The files in this project are used to harvest metadata from the BU Libraries' Research Guides developed and maintained on a WordPress web site to load to Ex Libris Primo to enable the guides to be discovered in that platform.
The project began with the assumption that the assumption that the guides would be harvested once per semester. The scripts to do this were developed using ipython notebook:
- Harvest_Library_Research_Guide_Metadata.ipynb
A markdown version of the file was created using nbconvert:
- Harvest_Library_Research_Guide_Metadata.md
The input file for the Harvest can be a file exported from WordPress in an RSS format. Two examples are provided:
- bulibraries.wordpress.2014-05-30.xml
- bulibraries.wordpress.2014-07-08.xml
The output file ('guides.xml') is the file that is ingested into Primo via a standard (oai) harvest pipe.
After initial testing, we determined that it would be more desireable to harvest the guides on a daily basis. The export of the file from WordPress could not be automated, so we developed scripts to harvest all of the metadata directly from the WordPress web pages. U harvests library subject guides from four different sites. Two are WordPress sites Mugar and Theology. The Medical Library maintains its guides on a php driven web site . The Law Library maintains its guides on the SpringShare LibGuides platform. The python scripts for harvesting from each was developed using iPython notebook.

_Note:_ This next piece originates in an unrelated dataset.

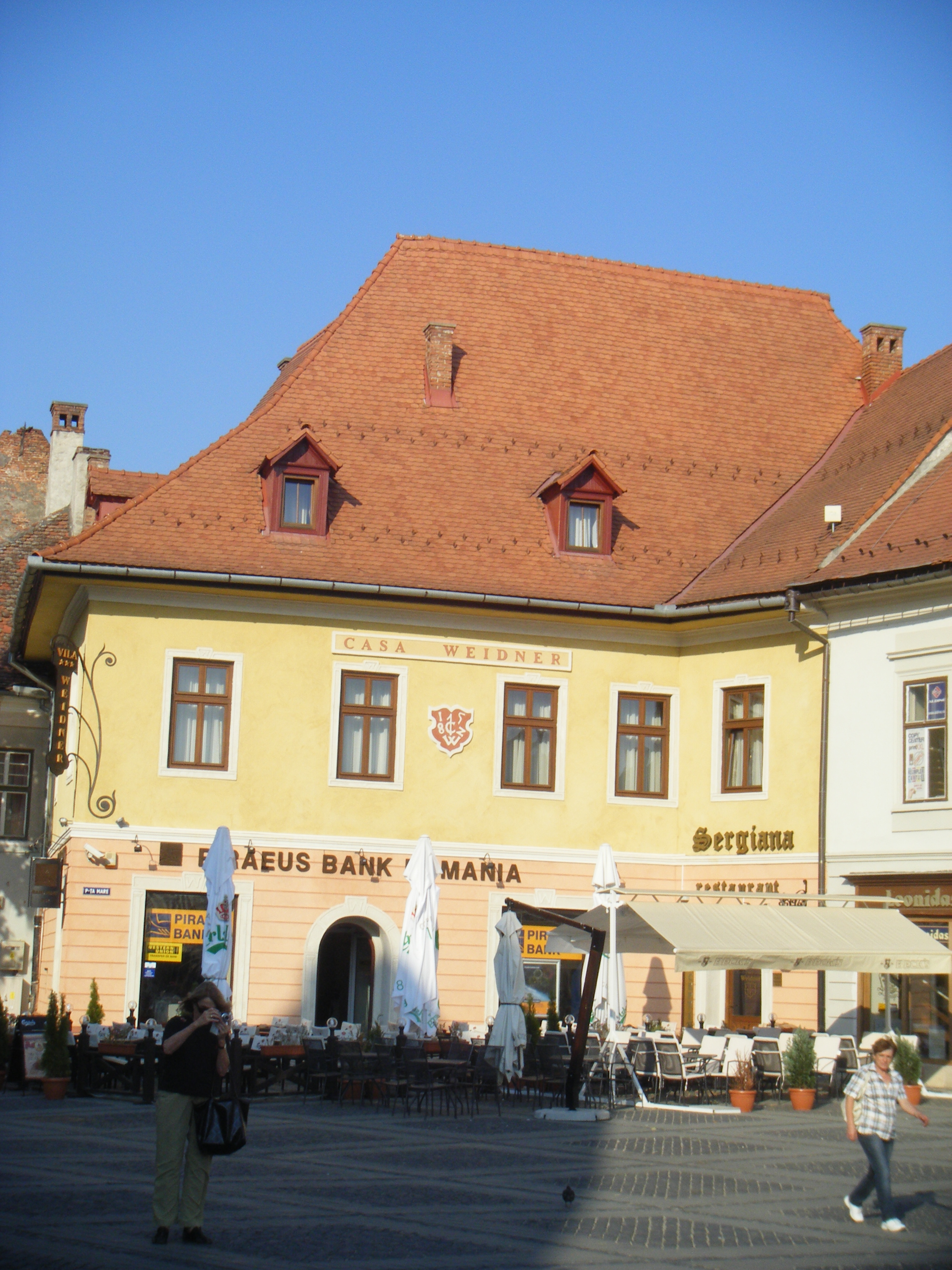 Casa Weidner Sibiu

The files were explorted as standard python (*.py) files to be run scheduled by a cron job.
- MugarGuidesHarvestedFromWordPress.ipynb
- LawLibraryLibGuldes.ipynb
- TheologyLibraryGuidesHarvestedFromWordPress.ipynb
- Medical Research Guides.ipynb
The ipython notebook files (*.ipynb) are reasonably well documented and are the basis for the python files ( *.py ) that we currently use.

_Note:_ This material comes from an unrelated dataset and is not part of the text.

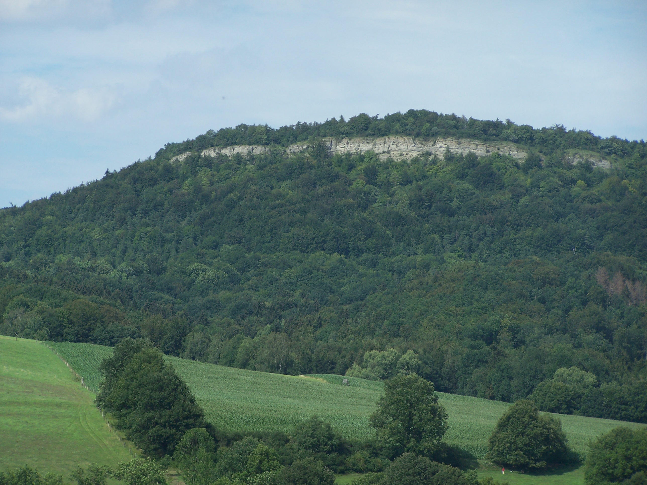 Blick von Schönau zur Westwand am Großen Hörselberg.

These four python scripts are run daily on a cron job. The output from each is an xml file that is harvested using a standard Primo harvest pipe. The normalization rules are the same rules we use to harvest Dublin Core records from our DSpace repository.
Screen shots of the data source definition and harvest pipe definition are included in this directory.
- libguides_harvest_pipe_definition.png
- libguides_data_source_definition.png
Jack Ammerman July 30, 2014
This work is licensed under a Creative Commons Attribution-ShareAlike 4.0 International License.